** Opening Records for the exercise block **

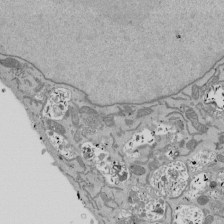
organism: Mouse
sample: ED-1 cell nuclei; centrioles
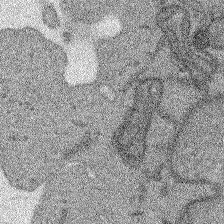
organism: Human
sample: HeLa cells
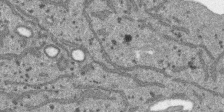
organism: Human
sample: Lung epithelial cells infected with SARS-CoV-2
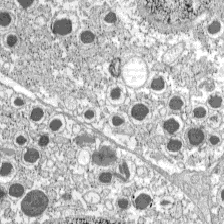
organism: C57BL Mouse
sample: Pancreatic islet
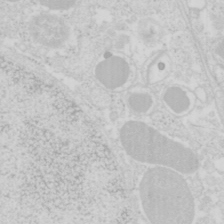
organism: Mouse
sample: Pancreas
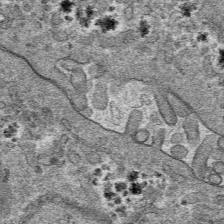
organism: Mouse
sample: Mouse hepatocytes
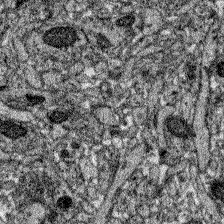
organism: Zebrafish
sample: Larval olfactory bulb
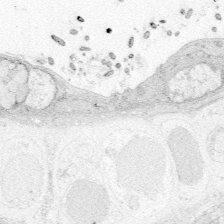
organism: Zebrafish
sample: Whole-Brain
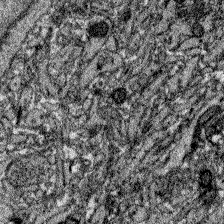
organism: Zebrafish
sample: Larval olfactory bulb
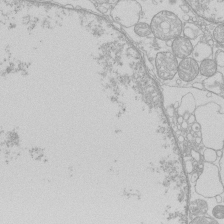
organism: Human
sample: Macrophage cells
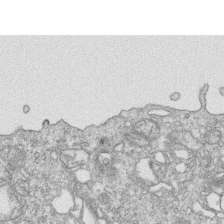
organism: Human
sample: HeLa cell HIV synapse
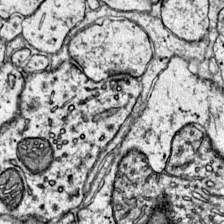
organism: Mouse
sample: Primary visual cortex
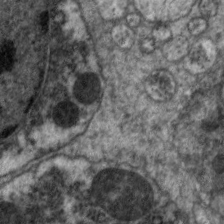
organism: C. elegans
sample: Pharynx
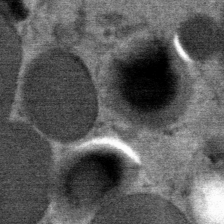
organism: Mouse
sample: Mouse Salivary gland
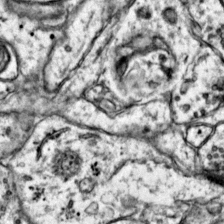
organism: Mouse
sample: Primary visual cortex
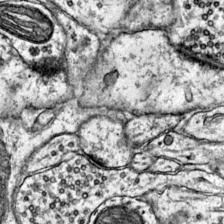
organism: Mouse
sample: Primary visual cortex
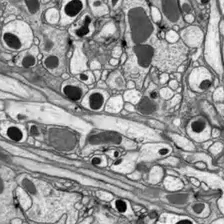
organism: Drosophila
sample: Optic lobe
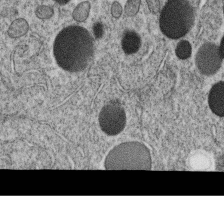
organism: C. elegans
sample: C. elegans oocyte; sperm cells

** Closing Records for the exercise block **
** Opening Records for the exercise block **

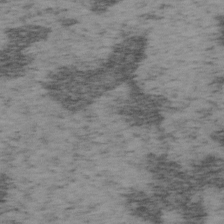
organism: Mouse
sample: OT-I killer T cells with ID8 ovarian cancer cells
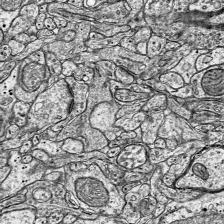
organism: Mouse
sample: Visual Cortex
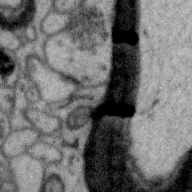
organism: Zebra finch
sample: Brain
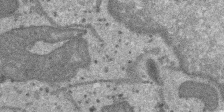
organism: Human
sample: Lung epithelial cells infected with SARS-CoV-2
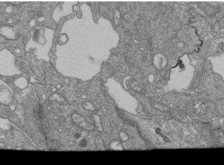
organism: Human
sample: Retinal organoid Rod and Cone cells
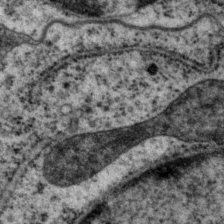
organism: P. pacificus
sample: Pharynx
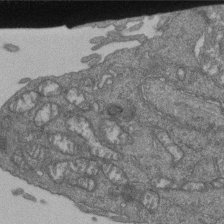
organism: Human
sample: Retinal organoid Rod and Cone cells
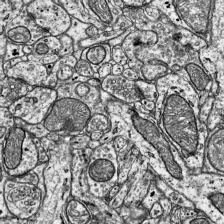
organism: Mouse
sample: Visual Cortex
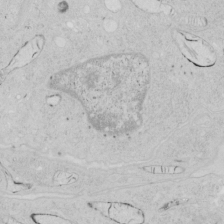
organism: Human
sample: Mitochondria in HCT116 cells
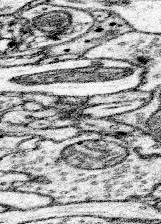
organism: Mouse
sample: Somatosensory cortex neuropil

** Closing Records for the exercise block **

> Task instructions
Retype only the lines above from the one with "sample: ED-1 cell nuclei; centrioles" through the one with "sample: C. elegans oocyte; sperm cells", exactly and with both ends. Images stay out.

> Exercise response
sample: ED-1 cell nuclei; centrioles
organism: Human
sample: HeLa cells
organism: Human
sample: Lung epithelial cells infected with SARS-CoV-2
organism: C57BL Mouse
sample: Pancreatic islet
organism: Mouse
sample: Pancreas
organism: Mouse
sample: Mouse hepatocytes
organism: Zebrafish
sample: Larval olfactory bulb
organism: Zebrafish
sample: Whole-Brain
organism: Zebrafish
sample: Larval olfactory bulb
organism: Human
sample: Macrophage cells
organism: Human
sample: HeLa cell HIV synapse
organism: Mouse
sample: Primary visual cortex
organism: C. elegans
sample: Pharynx
organism: Mouse
sample: Mouse Salivary gland
organism: Mouse
sample: Primary visual cortex
organism: Mouse
sample: Primary visual cortex
organism: Drosophila
sample: Optic lobe
organism: C. elegans
sample: C. elegans oocyte; sperm cells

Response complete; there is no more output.